Distributions of MGW changes for Drosophila SNPs in putative CRMs at different locations and with different MAFs. (A) Distribution of ΔMGW values for SNPs in functional and nonfunctional regions (see Materials and Methods for definition) using the DNAshape-derived MGW. Compared with the distribution for functional regions (red plot), the distribution for nonfunctional regions (blue plot) was significantly shifted rightward, indicating that SNPs induced greater changes in ΔMGW in nonfunctional than in functional regions. (B) Distribution of ΔMGW values for SNPs in functional and nonfunctional regions, using one of the shuffled MGW predictions.
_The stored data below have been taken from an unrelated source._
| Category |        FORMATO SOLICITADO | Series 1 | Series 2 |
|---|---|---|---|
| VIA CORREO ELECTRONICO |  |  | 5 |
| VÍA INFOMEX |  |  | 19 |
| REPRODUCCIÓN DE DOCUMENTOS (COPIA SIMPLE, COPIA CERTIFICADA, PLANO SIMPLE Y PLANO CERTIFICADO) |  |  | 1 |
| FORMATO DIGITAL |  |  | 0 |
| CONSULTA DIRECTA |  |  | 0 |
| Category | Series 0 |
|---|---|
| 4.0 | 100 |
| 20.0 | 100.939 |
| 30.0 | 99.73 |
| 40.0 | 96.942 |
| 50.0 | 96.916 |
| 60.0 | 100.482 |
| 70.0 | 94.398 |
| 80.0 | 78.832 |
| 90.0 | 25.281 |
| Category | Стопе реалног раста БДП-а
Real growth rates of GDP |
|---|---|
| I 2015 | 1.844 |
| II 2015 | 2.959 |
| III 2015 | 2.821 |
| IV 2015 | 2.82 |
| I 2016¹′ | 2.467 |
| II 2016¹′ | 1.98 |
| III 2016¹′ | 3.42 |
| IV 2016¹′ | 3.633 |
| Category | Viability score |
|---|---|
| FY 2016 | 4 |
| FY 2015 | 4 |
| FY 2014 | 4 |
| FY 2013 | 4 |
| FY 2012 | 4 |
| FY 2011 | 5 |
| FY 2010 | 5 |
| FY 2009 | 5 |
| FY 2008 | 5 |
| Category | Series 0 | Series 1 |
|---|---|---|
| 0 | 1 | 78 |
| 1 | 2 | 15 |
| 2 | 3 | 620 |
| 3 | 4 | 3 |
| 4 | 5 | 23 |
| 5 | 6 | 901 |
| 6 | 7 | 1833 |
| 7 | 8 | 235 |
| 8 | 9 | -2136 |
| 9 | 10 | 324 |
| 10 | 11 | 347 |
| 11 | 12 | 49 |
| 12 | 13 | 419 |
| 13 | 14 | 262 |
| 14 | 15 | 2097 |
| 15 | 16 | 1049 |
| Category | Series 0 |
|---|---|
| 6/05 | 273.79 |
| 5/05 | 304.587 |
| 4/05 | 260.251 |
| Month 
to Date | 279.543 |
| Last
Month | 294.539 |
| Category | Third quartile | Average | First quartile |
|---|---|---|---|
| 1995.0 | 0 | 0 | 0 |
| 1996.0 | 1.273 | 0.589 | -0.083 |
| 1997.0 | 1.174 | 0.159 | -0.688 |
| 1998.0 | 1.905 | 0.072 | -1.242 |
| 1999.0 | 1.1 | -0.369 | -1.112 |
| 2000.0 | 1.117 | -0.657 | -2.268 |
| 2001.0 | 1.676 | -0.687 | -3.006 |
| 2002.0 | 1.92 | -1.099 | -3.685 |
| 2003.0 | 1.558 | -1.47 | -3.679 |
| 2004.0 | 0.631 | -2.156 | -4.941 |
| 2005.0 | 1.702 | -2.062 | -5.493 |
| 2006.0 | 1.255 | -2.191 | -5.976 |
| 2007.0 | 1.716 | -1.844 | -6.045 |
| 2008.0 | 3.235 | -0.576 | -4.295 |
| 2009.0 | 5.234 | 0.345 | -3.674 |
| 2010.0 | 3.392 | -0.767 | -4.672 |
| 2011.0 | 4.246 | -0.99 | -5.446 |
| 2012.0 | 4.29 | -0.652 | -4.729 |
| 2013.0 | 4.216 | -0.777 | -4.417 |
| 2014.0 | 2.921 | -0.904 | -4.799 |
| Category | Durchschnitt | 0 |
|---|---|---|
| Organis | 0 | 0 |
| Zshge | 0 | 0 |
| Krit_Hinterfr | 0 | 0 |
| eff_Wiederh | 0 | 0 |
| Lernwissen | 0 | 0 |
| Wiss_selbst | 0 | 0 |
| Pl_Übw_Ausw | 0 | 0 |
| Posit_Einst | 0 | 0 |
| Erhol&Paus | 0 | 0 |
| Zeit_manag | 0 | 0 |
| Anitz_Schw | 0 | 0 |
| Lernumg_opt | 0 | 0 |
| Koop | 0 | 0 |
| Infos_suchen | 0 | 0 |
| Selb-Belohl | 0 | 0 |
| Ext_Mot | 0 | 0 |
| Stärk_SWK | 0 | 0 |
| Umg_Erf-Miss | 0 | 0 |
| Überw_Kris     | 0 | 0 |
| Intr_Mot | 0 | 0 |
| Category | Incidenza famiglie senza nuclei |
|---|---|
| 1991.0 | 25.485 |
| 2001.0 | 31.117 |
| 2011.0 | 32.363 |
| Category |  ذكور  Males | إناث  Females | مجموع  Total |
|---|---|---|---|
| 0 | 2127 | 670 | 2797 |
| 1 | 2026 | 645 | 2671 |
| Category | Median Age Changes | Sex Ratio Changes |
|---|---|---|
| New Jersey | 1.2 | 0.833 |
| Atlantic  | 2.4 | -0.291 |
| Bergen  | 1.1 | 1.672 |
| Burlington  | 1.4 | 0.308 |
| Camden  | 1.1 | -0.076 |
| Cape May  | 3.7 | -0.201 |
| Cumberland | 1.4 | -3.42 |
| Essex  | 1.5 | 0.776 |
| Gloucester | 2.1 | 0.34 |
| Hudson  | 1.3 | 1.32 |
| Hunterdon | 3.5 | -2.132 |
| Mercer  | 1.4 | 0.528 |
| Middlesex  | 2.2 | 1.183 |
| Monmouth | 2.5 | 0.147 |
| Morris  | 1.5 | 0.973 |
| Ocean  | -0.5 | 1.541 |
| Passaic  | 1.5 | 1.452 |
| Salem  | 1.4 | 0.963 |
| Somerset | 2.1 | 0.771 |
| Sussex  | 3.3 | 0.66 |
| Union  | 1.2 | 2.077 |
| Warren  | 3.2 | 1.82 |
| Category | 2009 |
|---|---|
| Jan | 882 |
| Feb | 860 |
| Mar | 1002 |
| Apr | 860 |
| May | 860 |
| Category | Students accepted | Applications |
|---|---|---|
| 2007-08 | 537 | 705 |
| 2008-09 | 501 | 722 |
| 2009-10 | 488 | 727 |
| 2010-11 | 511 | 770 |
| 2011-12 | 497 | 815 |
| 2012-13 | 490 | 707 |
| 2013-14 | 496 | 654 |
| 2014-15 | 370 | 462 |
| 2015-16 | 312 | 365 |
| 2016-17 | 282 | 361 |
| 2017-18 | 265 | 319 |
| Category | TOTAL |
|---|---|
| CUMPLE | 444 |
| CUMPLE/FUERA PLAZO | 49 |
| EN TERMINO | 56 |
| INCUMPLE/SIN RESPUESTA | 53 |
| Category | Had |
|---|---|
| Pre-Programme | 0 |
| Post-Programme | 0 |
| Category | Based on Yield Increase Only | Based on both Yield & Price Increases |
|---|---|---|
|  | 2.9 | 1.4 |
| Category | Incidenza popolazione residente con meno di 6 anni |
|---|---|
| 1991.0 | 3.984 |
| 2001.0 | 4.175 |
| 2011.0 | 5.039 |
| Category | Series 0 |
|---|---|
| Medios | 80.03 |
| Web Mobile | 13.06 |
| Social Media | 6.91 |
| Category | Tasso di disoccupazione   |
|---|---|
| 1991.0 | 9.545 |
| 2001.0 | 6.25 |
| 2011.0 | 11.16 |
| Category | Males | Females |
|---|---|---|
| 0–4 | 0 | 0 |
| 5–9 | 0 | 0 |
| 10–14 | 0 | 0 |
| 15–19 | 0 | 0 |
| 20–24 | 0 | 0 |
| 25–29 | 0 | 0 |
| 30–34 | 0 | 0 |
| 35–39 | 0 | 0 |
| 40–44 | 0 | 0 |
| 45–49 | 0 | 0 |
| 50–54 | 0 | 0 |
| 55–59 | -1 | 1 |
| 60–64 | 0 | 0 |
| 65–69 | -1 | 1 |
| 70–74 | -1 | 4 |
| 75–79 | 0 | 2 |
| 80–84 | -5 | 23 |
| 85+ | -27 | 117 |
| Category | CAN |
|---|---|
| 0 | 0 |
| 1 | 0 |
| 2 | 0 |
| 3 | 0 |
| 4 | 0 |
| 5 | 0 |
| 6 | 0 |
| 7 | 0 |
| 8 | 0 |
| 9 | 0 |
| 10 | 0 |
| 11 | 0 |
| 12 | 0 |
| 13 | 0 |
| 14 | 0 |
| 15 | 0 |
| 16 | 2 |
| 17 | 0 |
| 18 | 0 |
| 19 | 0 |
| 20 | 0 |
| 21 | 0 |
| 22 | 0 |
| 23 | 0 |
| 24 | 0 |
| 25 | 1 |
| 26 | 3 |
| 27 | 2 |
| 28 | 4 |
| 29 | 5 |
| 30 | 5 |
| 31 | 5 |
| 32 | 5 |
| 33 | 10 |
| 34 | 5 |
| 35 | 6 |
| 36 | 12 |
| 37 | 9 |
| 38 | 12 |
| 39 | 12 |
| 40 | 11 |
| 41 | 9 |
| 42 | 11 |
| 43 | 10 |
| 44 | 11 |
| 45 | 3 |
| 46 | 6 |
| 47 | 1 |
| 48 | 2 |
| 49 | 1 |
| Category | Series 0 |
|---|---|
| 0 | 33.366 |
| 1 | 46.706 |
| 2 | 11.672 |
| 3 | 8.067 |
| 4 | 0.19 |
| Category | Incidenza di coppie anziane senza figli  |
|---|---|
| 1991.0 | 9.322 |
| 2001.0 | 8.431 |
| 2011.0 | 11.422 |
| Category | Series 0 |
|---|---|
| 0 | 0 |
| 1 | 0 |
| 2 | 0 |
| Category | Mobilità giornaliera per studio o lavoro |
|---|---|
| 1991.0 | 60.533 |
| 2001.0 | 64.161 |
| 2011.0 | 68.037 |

Using arbitrarily shuffled MGW, no signal of purifying selection emerged. (C) Distribution of ΔMGW values for SNPs with high and low MAF in functional regions. Distribution of ΔMGW values for low MAF was significantly shifted towards the right. (D) Distribution of ΔMGW values for SNPs with high and low MAF in nonfunctional regions. Distributions of these two groups exhibited no significant difference. Sample sizes for all groups are listed in the legends.